If one has that true desire to make one’s code the best it can be, one must acquire the knowledge of what works, and what doesn’t. One must learn the situational subtleties that go into making the best choice in those thousands of tiny decisions that a developer makes when writing a system. Choice A might be the best choice in Situation 1, but in Situation 2, Choice B might be preferable. The rules and conventions are not necessarily absolutes. But if one does not know the rules and conventions, one cannot know when to adjust them to the situation. This is another way of phrasing the old adage, "First master the rules, then you can discern when to bend and break them."
(One must also master the peculiarities of the language being used, even if that language is not the developer’s favorite. Each language is different, and has its own conventions for naming, layout, exception handling, etc. We should try to respect these differences, and not force the conventions of another language onto the one we are writing in today. Too many developers learn a style (good or bad) with their first language, and then impose that style on every other language they use in the future.)

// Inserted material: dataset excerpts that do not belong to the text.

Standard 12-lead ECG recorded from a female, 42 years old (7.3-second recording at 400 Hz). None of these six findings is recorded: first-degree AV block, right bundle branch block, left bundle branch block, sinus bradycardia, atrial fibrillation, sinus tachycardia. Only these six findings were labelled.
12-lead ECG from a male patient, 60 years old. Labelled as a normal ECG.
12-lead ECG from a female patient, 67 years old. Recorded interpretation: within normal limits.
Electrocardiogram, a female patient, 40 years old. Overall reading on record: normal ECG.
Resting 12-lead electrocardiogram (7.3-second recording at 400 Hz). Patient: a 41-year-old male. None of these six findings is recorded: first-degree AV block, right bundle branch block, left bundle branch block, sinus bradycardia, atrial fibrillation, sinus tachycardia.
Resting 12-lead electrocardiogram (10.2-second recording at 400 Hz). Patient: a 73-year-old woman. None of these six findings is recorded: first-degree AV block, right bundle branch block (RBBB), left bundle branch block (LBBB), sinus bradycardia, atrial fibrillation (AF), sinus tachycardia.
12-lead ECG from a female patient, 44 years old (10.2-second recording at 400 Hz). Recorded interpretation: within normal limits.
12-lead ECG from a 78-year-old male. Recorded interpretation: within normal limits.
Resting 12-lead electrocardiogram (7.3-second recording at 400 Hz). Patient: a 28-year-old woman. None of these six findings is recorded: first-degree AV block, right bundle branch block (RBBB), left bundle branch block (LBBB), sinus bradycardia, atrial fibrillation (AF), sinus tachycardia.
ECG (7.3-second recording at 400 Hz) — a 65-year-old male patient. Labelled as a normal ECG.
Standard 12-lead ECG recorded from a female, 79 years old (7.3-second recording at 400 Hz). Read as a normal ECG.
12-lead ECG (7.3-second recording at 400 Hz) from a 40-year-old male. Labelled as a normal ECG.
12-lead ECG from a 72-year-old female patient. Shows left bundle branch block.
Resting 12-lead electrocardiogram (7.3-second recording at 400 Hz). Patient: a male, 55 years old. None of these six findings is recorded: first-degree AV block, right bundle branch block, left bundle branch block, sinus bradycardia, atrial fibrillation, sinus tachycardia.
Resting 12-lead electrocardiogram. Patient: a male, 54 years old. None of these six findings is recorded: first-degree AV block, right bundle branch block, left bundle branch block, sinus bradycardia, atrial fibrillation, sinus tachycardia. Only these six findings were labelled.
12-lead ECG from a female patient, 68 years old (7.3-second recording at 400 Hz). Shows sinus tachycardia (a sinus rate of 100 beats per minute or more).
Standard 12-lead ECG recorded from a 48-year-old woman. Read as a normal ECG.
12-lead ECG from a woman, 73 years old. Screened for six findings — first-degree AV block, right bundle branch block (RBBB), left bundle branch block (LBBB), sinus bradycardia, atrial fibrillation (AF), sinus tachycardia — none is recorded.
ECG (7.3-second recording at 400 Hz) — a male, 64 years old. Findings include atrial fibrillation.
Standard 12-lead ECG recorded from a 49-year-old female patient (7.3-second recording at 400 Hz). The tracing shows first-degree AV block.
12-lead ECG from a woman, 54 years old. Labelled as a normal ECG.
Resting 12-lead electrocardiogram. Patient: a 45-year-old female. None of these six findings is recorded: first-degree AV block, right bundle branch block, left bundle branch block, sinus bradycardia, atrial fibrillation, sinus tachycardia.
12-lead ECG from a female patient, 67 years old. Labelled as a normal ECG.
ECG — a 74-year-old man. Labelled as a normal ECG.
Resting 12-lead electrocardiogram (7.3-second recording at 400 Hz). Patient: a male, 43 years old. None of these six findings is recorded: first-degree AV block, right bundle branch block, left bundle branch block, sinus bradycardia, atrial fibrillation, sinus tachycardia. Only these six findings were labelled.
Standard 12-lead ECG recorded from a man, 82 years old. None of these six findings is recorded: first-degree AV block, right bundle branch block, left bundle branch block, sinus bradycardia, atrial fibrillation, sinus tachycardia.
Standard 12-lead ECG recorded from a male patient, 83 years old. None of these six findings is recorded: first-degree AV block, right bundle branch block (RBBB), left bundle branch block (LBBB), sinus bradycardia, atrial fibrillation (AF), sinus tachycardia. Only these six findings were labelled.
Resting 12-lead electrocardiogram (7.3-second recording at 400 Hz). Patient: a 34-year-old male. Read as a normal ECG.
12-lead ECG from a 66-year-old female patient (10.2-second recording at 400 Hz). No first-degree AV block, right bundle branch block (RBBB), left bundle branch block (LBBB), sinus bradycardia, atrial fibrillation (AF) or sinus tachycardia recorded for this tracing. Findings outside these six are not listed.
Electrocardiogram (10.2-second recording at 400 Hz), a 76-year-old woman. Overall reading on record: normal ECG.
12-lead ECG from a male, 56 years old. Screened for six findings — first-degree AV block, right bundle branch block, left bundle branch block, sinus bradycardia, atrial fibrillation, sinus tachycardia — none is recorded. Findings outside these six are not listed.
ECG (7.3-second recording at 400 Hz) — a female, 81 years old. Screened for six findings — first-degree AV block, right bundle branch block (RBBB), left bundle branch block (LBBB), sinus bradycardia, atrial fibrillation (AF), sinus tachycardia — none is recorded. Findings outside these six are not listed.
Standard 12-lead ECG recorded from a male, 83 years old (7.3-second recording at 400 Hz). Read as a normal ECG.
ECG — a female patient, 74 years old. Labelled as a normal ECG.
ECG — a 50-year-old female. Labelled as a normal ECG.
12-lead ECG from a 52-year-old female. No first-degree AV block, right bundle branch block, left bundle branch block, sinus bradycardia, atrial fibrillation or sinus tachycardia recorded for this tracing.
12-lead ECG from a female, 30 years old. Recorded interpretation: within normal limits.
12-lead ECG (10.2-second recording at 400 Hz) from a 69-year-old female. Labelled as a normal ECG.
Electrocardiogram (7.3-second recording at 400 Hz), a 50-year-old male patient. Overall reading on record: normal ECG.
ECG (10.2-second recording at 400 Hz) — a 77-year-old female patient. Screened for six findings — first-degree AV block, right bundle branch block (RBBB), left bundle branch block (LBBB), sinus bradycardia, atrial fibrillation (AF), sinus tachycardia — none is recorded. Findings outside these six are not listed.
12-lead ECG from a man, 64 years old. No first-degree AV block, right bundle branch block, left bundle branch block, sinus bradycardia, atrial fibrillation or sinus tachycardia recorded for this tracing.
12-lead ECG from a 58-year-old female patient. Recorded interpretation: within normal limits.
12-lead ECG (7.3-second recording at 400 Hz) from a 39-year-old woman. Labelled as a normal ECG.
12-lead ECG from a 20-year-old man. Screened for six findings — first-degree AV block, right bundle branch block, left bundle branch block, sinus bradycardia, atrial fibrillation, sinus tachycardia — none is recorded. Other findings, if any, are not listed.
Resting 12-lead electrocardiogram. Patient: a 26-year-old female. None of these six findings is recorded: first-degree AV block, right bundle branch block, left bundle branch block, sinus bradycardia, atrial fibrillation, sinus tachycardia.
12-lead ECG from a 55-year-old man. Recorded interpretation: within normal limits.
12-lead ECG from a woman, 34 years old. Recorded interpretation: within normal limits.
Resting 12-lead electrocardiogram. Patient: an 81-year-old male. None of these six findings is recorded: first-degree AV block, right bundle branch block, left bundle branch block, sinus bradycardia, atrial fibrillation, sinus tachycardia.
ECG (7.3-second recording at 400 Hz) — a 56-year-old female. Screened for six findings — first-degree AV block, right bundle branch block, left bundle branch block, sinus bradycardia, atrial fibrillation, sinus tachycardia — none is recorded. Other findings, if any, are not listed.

If one desires to develop his or her own unique style, reading lots of great books, articles, and essays is an excellent first step. Make reading a continuing activity.
The next step would be practice, since the code editor and IDE is where theory gets put to the test. Strive to make each program better than the last one you wrote, and then move on to the next one.
Third, read and analyze other people’s programs. If your team is not performing peer-based code reviews, suggest that you start. If you are learning on your own, download code from programming web sites, or look through the code that comes on the CD-ROM with a programming book. You will find plenty of bad code, and, if you’re lucky, some exceptionally good code too.
Finally, if you are able, find a mentor. Identify someone around you that you look up to, whose opinion you respect, and who has the experience you would like to acquire. Ask that person if she will read your code and help you make it better. This can provide amazing leaps forward that might otherwise take months or years—or that might not ever happen at all.